OffCourse Literary Journal

 Published by Ricardo and Isabel Nirenberg since 1998


 

"Were you in the Military?" Remembering Zigurds Zile, by Stuart Friebert.

-1-

"If so," the Great Clips stylist said, "we can offer you a dollar discount  thanks to new management's generosity!" Last time she cut my hair I'd have said a quick no, but my pal who survived Vietnam recently convinced me otherwise. True, for all five years while pursuing graduate degrees at the University of Wisconsin in the 50s, I'd enlisted in the reserves, but resigned in 1958 when I began teaching. My fluency in German had gotten me assigned to MI, i.e. a military intelligence unit, but that hardly constituted 'serving' in my mind.

"Hell, they could have shipped you out somewhere scary at any time," Blake grinned and saluted. "Besides," he went on, "they also serve who watch dumb films about how to crack safes, or threaten prisoners to get them to cough up useful info." After knocking back a few too many brews at his go-to Bar & Grill joint down the road, I'd blab about the mindless meetings we reservists were required to attend, capped by the requisite two weeks getting our butts drilled off summers at various army camps.

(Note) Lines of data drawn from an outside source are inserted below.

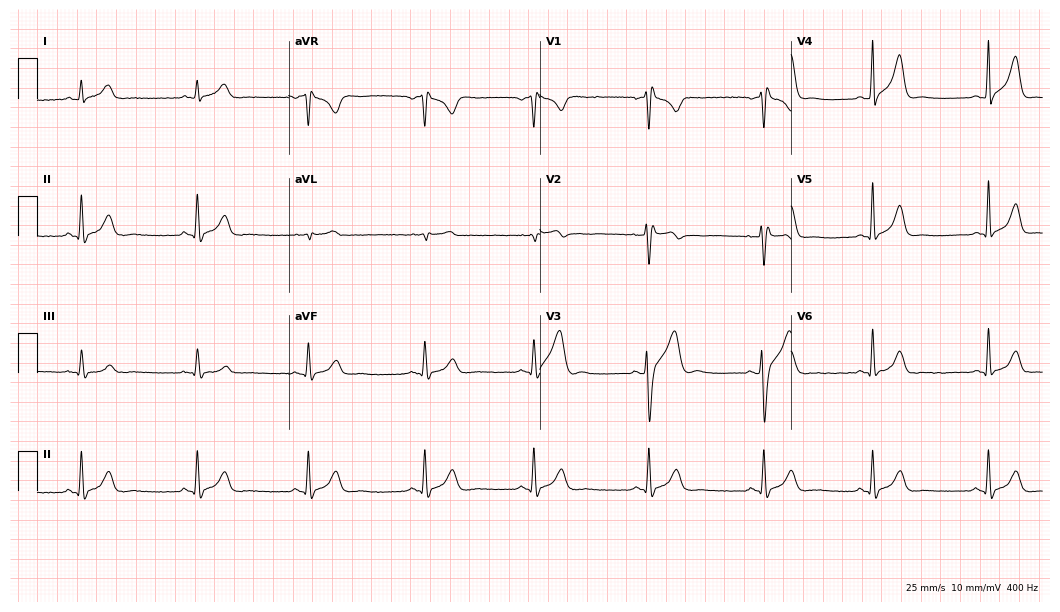
Resting 12-lead electrocardiogram. Patient: a man, 39 years old. None of these six findings is recorded: first-degree AV block, right bundle branch block, left bundle branch block, sinus bradycardia, atrial fibrillation, sinus tachycardia.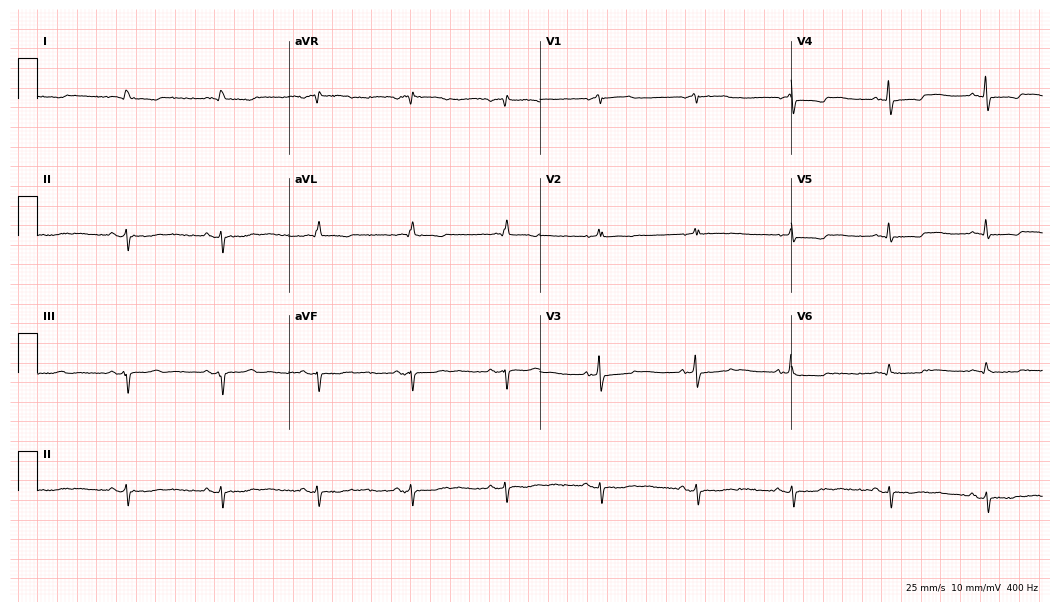
Standard 12-lead ECG recorded from a 65-year-old female (10.2-second recording at 400 Hz). None of these six findings is recorded: first-degree AV block, right bundle branch block, left bundle branch block, sinus bradycardia, atrial fibrillation, sinus tachycardia.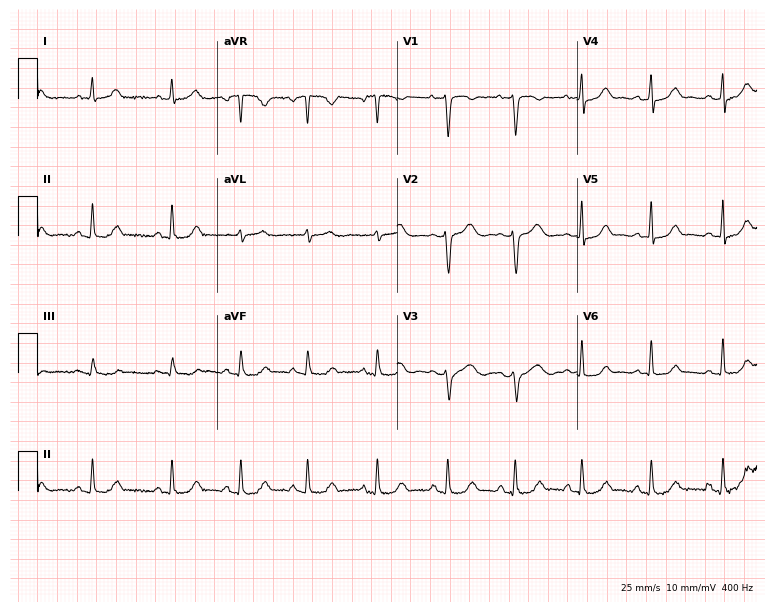
12-lead ECG from a woman, 27 years old. Screened for six findings — first-degree AV block, right bundle branch block (RBBB), left bundle branch block (LBBB), sinus bradycardia, atrial fibrillation (AF), sinus tachycardia — none is recorded. Other findings, if any, are not listed.

"Tell me again," Blake poked me when we ran out of other chat, "did you really get left standing alone when your unit to a man all got their sharpshooter medals?" Not about to cut to the chase, I ordered us another round, gently spun him around on the shabby stool, and retold the whole tale for the last time, I promised myself, of that Fort Leonard Wood summer. We first observed a moment of silence in honor of General Wood, a hero to Blake and me. Wood had commanded the Rough Riders during the Spanish-American War and went on to win the first four ballots in the election to replace Teddy Roosevelt before Harding was nominated instead. "Here's to Lenny," we crooned, banging our beer cans together till the bartender wagged a finger.

-2-

A law student at Wisconsin, Zig, as he liked to go by, was older and wiser than the rest of us lowlifes in the MI unit. Atop a bear of a body, his head seemed able to swivel around in a circle so you couldn't get away with much. If you did mess up, put the unit at some risk – one's mistakes became everyone's in the eyes of most officers – Zig would take you aside, flash a wicked smile, stick his tongue in the space between his front teeth, and rattle off curses in Latvian. Then he'd hand you a little pocket dictionary in case you were curious about what he'd called your mother.

At Master Sergeant he was several ranks above us, and something of an aide to the lieutenant who presided over our monthly meetings.  Gently keeping us in line for the most part, Zig had to remind us at times that it was a privilege to serve any which way. "If you'd been born in Riga, and spent your wet-behind-the-ears years worrying about the Russians, then the Germans, then the Russians again, you'd keep the grumbling to a minimum," he'd say when we got on his nerves. "Try to stop feeling so god-damn superior," he'd resort to when our whining waxed.

Monthly meetings at the armory, presided over by the lieutenant who was finishing a PhD in linguistics, usually found us watching some ERPY film the army  hoped would prepare us for duty in the clandestine lane. At times we were assigned roles as prisoner and interrogator, which put an end to the yawning. When Zig played prisoner, given his early life behind enemy lines, we really shaped and sharpened up. A joker at times, Zig concealed a huge luger he'd carved out of basswood and drew at a testy moment. Even the lieutenant ducked. At Christmas Zig gifted us with little crèche animals he'd fashioned from the gun.

-3-

When orders arrived to report to Ft. Leonard Wood in Missouri for our two-week stint of duty the summer of 1954, Zig offered to get us there in his jalopy. When he said we'd share the minimal expenses equally, hence could bank the rest of the travel allowance, three of us readily agreed. The other guys in the unit went by Greyhound bus, stopping off en route to see family here and there.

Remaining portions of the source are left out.